**Work to be completed**: Copy exactly the lines of the material below that run from the one containing "Category | Series 0 |" through the one containing "Unido | 2550 |". Copy no other lines.
• • • • • • •
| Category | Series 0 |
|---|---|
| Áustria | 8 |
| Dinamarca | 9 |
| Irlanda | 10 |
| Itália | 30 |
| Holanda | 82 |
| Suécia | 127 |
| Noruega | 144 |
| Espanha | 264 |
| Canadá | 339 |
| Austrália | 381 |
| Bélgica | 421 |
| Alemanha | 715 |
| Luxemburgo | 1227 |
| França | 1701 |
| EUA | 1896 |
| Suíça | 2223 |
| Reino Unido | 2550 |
• • • • • • •
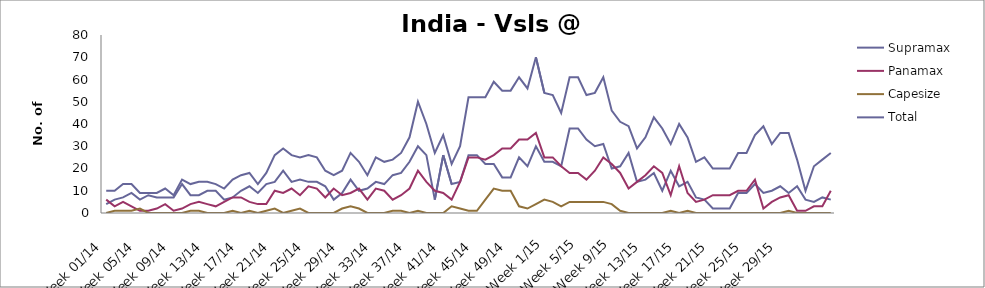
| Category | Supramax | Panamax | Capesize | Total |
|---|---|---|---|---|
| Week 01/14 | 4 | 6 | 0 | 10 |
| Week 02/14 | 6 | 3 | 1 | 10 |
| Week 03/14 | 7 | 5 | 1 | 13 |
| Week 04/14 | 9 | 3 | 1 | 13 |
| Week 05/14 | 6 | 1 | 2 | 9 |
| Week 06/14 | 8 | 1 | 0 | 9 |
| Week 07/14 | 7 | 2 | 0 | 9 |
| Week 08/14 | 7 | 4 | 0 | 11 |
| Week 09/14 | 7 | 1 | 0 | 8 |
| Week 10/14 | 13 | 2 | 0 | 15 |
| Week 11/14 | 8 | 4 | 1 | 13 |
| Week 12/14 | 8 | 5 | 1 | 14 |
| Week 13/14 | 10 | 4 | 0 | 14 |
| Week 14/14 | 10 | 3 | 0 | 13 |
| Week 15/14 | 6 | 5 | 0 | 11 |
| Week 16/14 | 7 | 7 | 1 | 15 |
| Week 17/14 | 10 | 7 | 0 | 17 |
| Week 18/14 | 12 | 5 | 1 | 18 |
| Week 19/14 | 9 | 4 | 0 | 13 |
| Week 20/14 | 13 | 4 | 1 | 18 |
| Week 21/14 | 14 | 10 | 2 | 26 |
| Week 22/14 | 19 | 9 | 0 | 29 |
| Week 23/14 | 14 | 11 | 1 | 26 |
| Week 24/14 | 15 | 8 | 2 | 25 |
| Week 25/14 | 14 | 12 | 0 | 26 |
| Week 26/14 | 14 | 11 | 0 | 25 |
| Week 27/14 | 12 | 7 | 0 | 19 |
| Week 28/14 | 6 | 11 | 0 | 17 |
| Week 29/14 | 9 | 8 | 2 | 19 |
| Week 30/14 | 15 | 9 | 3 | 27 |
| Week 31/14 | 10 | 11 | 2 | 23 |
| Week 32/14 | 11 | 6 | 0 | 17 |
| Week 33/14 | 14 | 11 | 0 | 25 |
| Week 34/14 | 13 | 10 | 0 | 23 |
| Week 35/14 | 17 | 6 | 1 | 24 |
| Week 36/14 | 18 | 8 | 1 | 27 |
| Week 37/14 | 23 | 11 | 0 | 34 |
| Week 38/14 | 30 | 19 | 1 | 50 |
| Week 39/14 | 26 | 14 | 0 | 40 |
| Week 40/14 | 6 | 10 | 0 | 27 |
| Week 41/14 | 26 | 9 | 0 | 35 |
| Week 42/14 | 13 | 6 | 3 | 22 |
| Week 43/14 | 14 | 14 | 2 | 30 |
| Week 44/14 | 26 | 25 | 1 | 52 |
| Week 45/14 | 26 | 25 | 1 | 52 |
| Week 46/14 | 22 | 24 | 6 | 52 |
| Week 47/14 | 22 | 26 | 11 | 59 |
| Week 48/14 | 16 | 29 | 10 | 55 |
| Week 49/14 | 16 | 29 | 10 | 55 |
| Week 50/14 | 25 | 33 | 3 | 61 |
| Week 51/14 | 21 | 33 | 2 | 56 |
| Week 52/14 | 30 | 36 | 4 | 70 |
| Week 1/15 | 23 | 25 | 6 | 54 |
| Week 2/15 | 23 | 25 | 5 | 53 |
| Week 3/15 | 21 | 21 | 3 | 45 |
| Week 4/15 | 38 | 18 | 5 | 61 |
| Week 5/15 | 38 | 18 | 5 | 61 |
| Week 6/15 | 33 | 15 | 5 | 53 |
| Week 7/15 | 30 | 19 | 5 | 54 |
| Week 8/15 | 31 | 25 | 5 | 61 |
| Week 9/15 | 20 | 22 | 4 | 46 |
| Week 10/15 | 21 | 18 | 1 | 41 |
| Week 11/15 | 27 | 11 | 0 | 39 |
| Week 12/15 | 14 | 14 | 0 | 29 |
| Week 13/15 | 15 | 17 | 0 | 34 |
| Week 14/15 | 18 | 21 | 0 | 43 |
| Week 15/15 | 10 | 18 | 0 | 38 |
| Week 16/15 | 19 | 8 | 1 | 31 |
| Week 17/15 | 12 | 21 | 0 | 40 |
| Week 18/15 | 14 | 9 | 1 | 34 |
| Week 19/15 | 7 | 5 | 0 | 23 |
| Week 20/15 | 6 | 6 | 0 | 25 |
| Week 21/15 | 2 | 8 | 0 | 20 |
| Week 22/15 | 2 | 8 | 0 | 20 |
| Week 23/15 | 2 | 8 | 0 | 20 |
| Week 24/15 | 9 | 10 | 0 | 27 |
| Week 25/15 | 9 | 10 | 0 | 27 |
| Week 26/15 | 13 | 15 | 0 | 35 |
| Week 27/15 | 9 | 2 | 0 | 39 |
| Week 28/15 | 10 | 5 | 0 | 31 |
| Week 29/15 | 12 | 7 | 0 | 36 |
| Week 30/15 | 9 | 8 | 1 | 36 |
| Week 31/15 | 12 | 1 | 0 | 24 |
• • • • • • •
**Written solution**:
| Category | Series 0 |
|---|---|
| Áustria | 8 |
| Dinamarca | 9 |
| Irlanda | 10 |
| Itália | 30 |
| Holanda | 82 |
| Suécia | 127 |
| Noruega | 144 |
| Espanha | 264 |
| Canadá | 339 |
| Austrália | 381 |
| Bélgica | 421 |
| Alemanha | 715 |
| Luxemburgo | 1227 |
| França | 1701 |
| EUA | 1896 |
| Suíça | 2223 |
| Reino Unido | 2550 |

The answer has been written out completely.